Given data Start Marker
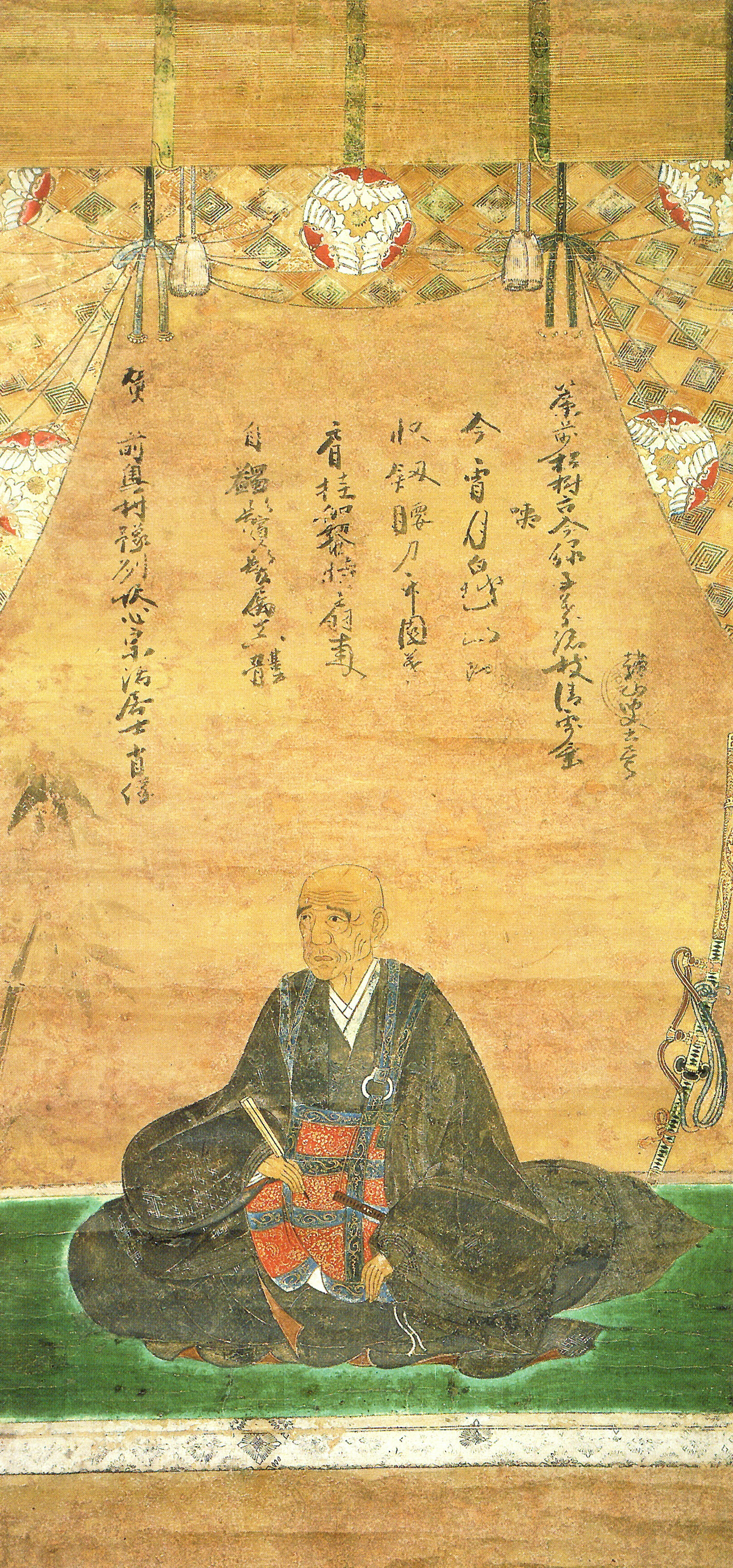 奥村永福の肖像。
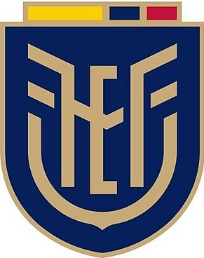 Nuevo escudo de la Federación Ecuatoriana de Fútbol 2020
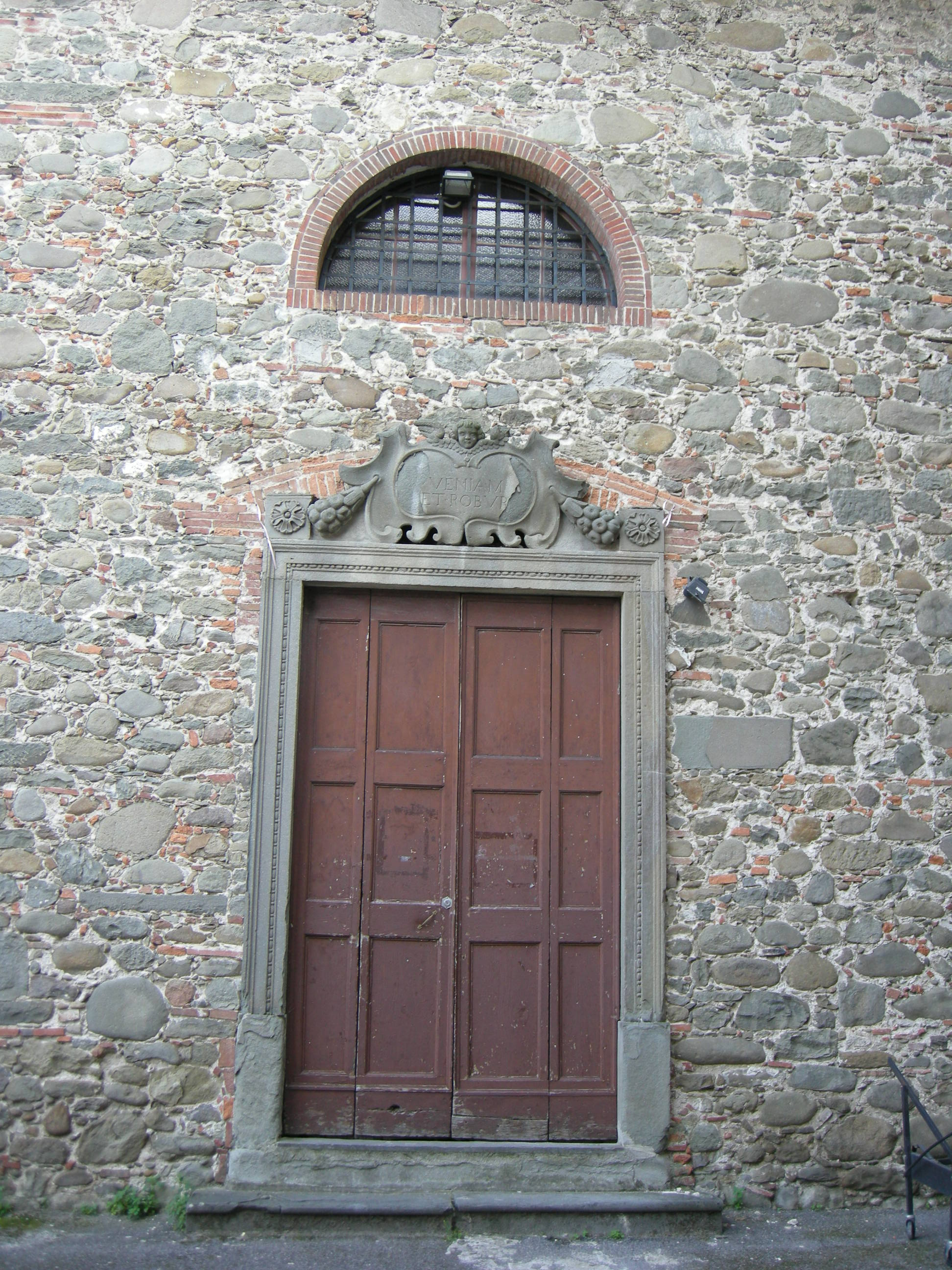 Pescia, chiesa di santa maria assunta 03 portale
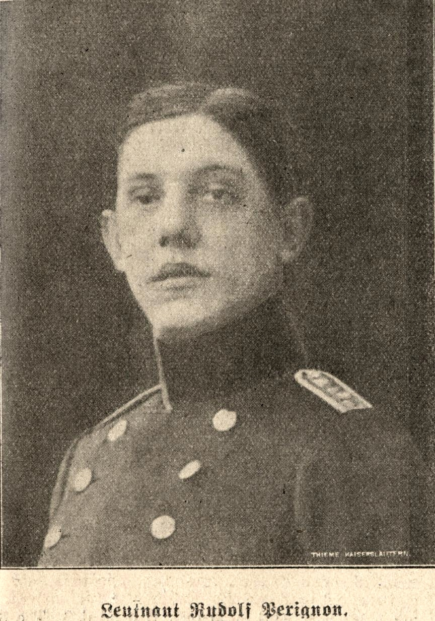 Rudolf von Perignon, Architekt und Max-Joseph-Ritter
Given data End Marker
### Brief
Your answer should be the lines above from the one that contains "Pescia, chiesa di" through the last, set down exactly, with the pictures removed.

### Result for this exercise
 Pescia, chiesa di santa maria assunta 03 portale
 Rudolf von Perignon, Architekt und Max-Joseph-Ritter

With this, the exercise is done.